_PROMPT:_ Every line of the listing that holds the word "Incidenza" should be returned.

_RECORDS FOR PROCESSING:_
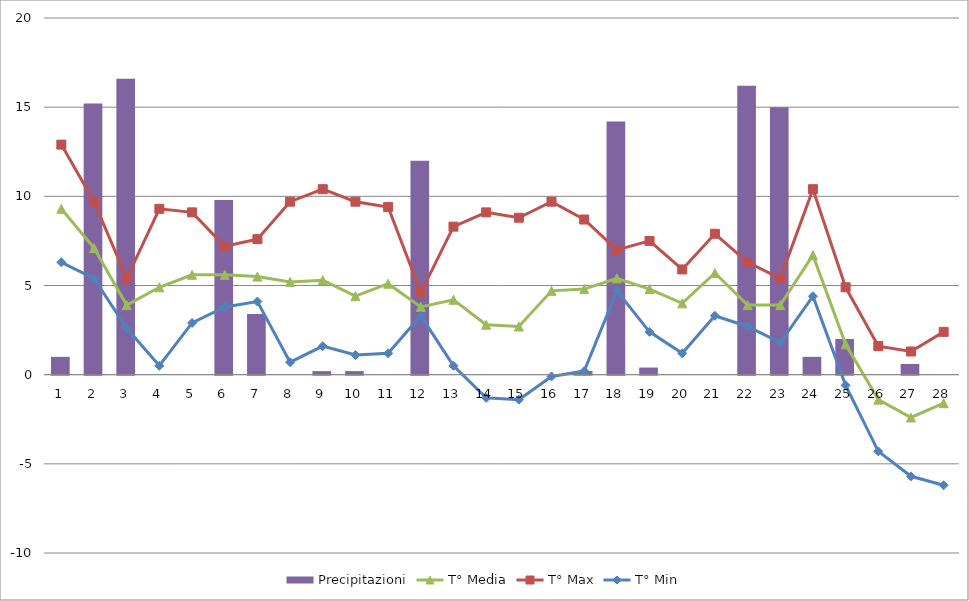
| Category | Precipitazioni |
|---|---|
| 0 | 1 |
| 1 | 15.2 |
| 2 | 16.6 |
| 3 | 0 |
| 4 | 0 |
| 5 | 9.8 |
| 6 | 3.4 |
| 7 | 0 |
| 8 | 0.2 |
| 9 | 0.2 |
| 10 | 0 |
| 11 | 12 |
| 12 | 0 |
| 13 | 0 |
| 14 | 0 |
| 15 | 0 |
| 16 | 0.2 |
| 17 | 14.2 |
| 18 | 0.4 |
| 19 | 0 |
| 20 | 0 |
| 21 | 16.2 |
| 22 | 15 |
| 23 | 1 |
| 24 | 2 |
| 25 | 0 |
| 26 | 0.6 |
| 27 | 0 |
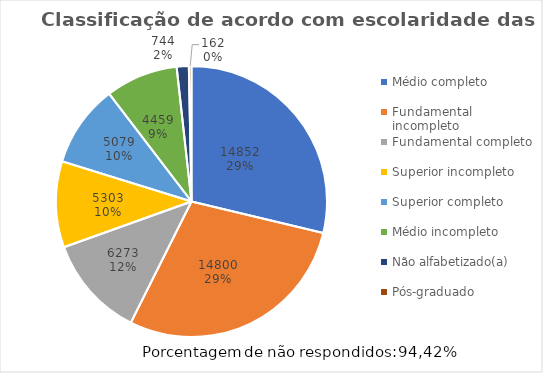
| Category | Series 0 |
|---|---|
| Médio completo            | 14852 |
| Fundamental incompleto    | 14800 |
| Fundamental completo      | 6273 |
| Superior incompleto       | 5303 |
| Superior completo         | 5079 |
| Médio incompleto          | 4459 |
| Não alfabetizado(a)       | 744 |
| Pós-graduado              | 162 |
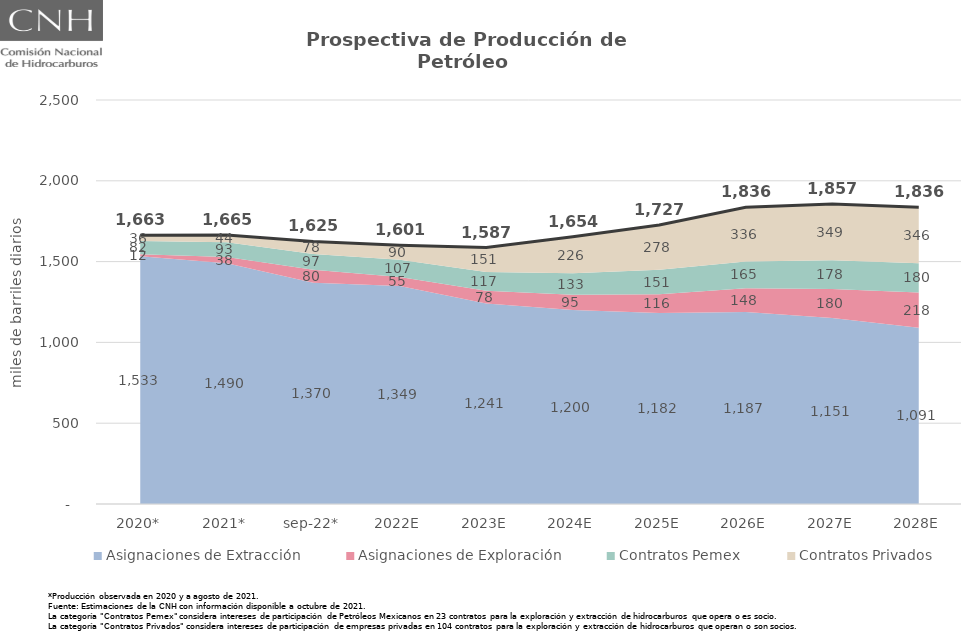
| Category | Total |
|---|---|
| 2020* | 1663.067 |
| 2021* | 1664.715 |
| sep-22* | 1625.017 |
| 2022E | 1601.101 |
| 2023E | 1586.59 |
| 2024E | 1653.739 |
| 2025E | 1726.72 |
| 2026E | 1836.06 |
| 2027E | 1856.982 |
| 2028E | 1835.624 |
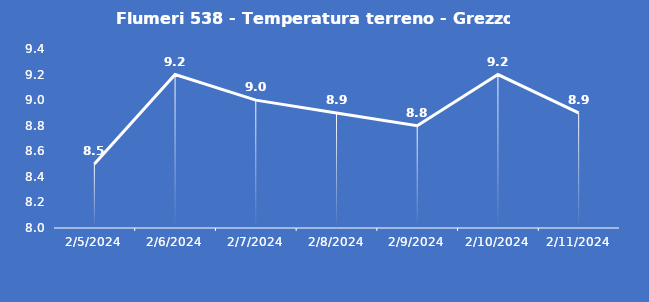
| Category | Flumeri 538 - Temperatura terreno - Grezzo (°C) |
|---|---|
| 2/5/24 | 8.5 |
| 2/6/24 | 9.2 |
| 2/7/24 | 9 |
| 2/8/24 | 8.9 |
| 2/9/24 | 8.8 |
| 2/10/24 | 9.2 |
| 2/11/24 | 8.9 |
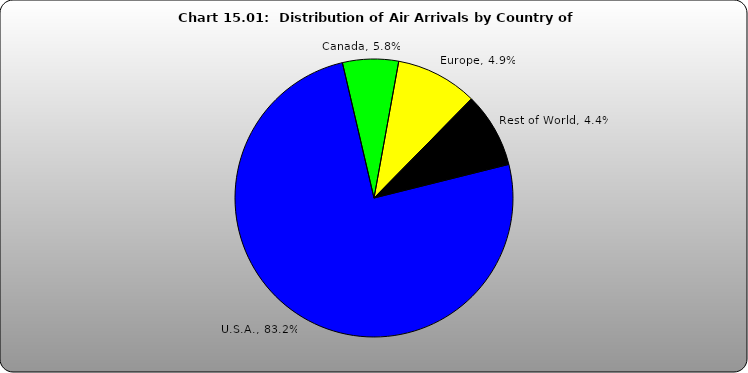
| Category | Series 0 |
|---|---|
| 0 | 75.235 |
| 1 | 6.505 |
| 2 | 9.509 |
| 3 | 8.751 |
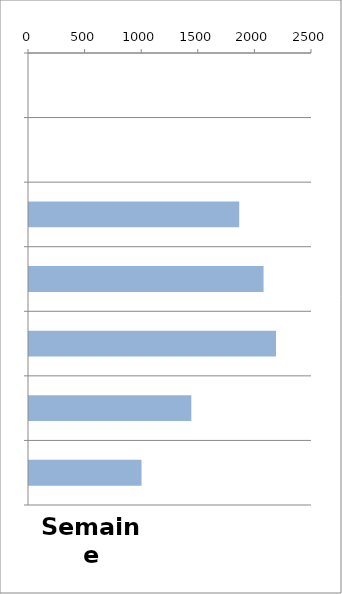
| Category | TV |
|---|---|
| 0 | 0 |
| 1 | 0 |
| 2 | 1857 |
| 3 | 2072 |
| 4 | 2182 |
| 5 | 1434 |
| 6 | 994 |
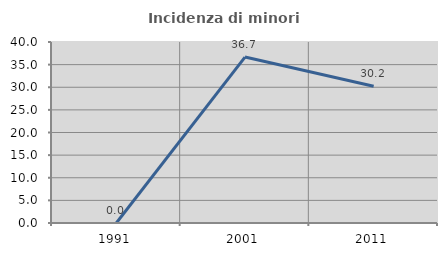
| Category | Incidenza di minori stranieri |
|---|---|
| 1991.0 | 0 |
| 2001.0 | 36.667 |
| 2011.0 | 30.233 |
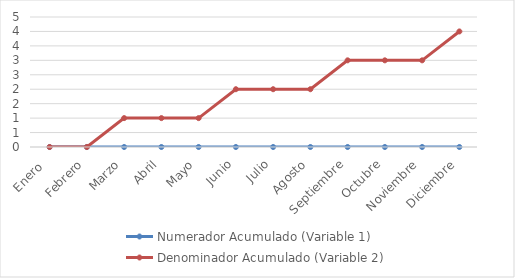
| Category | Numerador Acumulado (Variable 1) | Denominador Acumulado (Variable 2) |
|---|---|---|
| Enero  | 0 | 0 |
| Febrero | 0 | 0 |
| Marzo | 0 | 1 |
| Abril | 0 | 1 |
| Mayo | 0 | 1 |
| Junio | 0 | 2 |
| Julio | 0 | 2 |
| Agosto | 0 | 2 |
| Septiembre | 0 | 3 |
| Octubre | 0 | 3 |
| Noviembre | 0 | 3 |
| Diciembre | 0 | 4 |
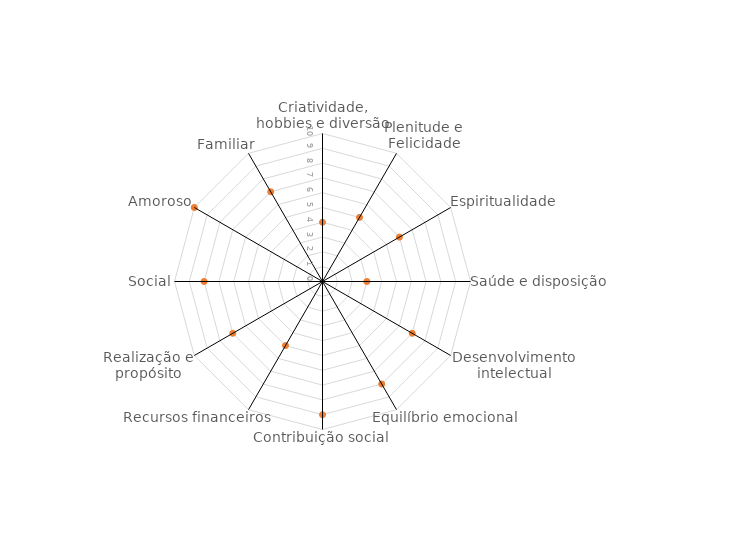
| Category | Series 0 |
|---|---|
| Criatividade, hobbies e diversão | 4 |
| Plenitude e Felicidade | 5 |
| Espiritualidade | 6 |
| Saúde e disposição | 3 |
| Desenvolvimento intelectual | 7 |
| Equilíbrio emocional | 8 |
| Contribuição social | 9 |
| Recursos financeiros | 5 |
| Realização e propósito | 7 |
| Social | 8 |
| Amoroso | 10 |
| Familiar | 7 |
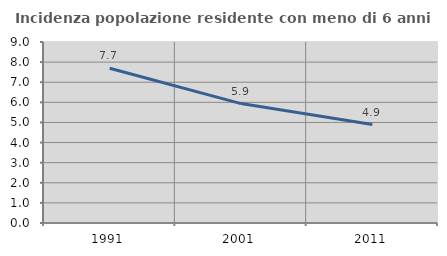
| Category | Incidenza popolazione residente con meno di 6 anni |
|---|---|
| 1991.0 | 7.697 |
| 2001.0 | 5.937 |
| 2011.0 | 4.897 |
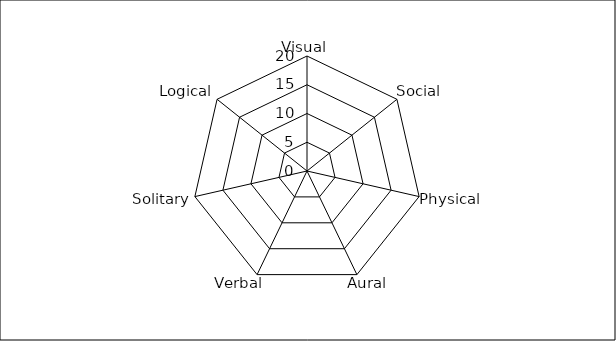
| Category | Series 0 |
|---|---|
| Visual | 0 |
| Social | 0 |
| Physical | 0 |
| Aural | 0 |
| Verbal | 0 |
| Solitary | 0 |
| Logical | 0 |
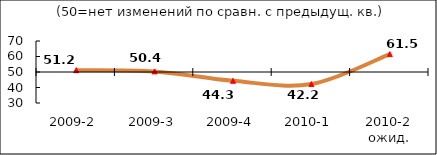
| Category | Диф.индекс ↓ |
|---|---|
| 2009-2 | 51.18 |
| 2009-3 | 50.375 |
| 2009-4 | 44.335 |
| 2010-1 | 42.22 |
| 2010-2 ожид. | 61.535 |
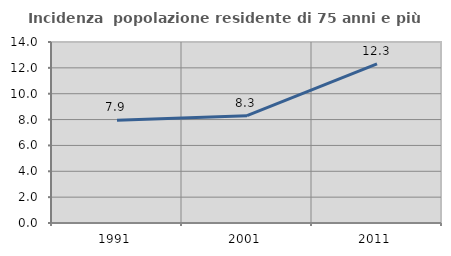
| Category | Incidenza  popolazione residente di 75 anni e più |
|---|---|
| 1991.0 | 7.94 |
| 2001.0 | 8.301 |
| 2011.0 | 12.308 |
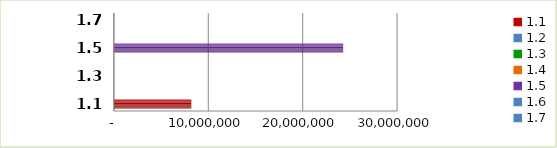
| Category | Series 0 |
|---|---|
| 1.1 | 8200360 |
| 1.2 | 0 |
| 1.3 | 0 |
| 1.4 | 0 |
| 1.5 | 24286508.2 |
| 1.6 | 0 |
| 1.7 | 0 |
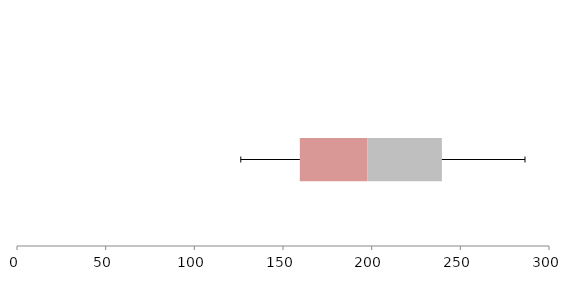
| Category | Series 1 | Series 2 | Series 3 |
|---|---|---|---|
| 0 | 159.495 | 38.191 | 41.911 |
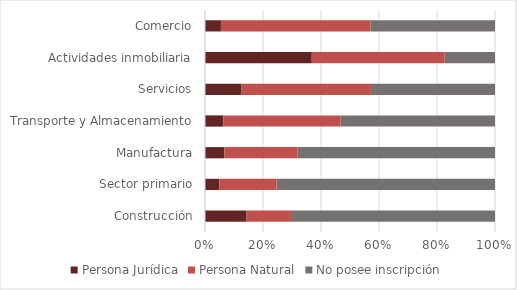
| Category | Persona Jurídica | Persona Natural | No posee inscripción |
|---|---|---|---|
| Construcción | 0.144 | 0.153 | 0.704 |
| Sector primario | 0.049 | 0.198 | 0.753 |
| Manufactura | 0.067 | 0.253 | 0.68 |
| Transporte y Almacenamiento | 0.063 | 0.405 | 0.532 |
| Servicios | 0.126 | 0.446 | 0.428 |
| Actividades inmobiliaria | 0.368 | 0.458 | 0.174 |
| Comercio | 0.055 | 0.515 | 0.43 |
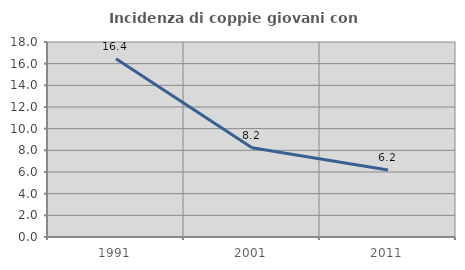
| Category | Incidenza di coppie giovani con figli |
|---|---|
| 1991.0 | 16.444 |
| 2001.0 | 8.243 |
| 2011.0 | 6.186 |

_COMPLETED EXERCISE:_
| Category | Incidenza di minori stranieri |
| Category | Incidenza popolazione residente con meno di 6 anni |
| Category | Incidenza  popolazione residente di 75 anni e più |
| Category | Incidenza di coppie giovani con figli |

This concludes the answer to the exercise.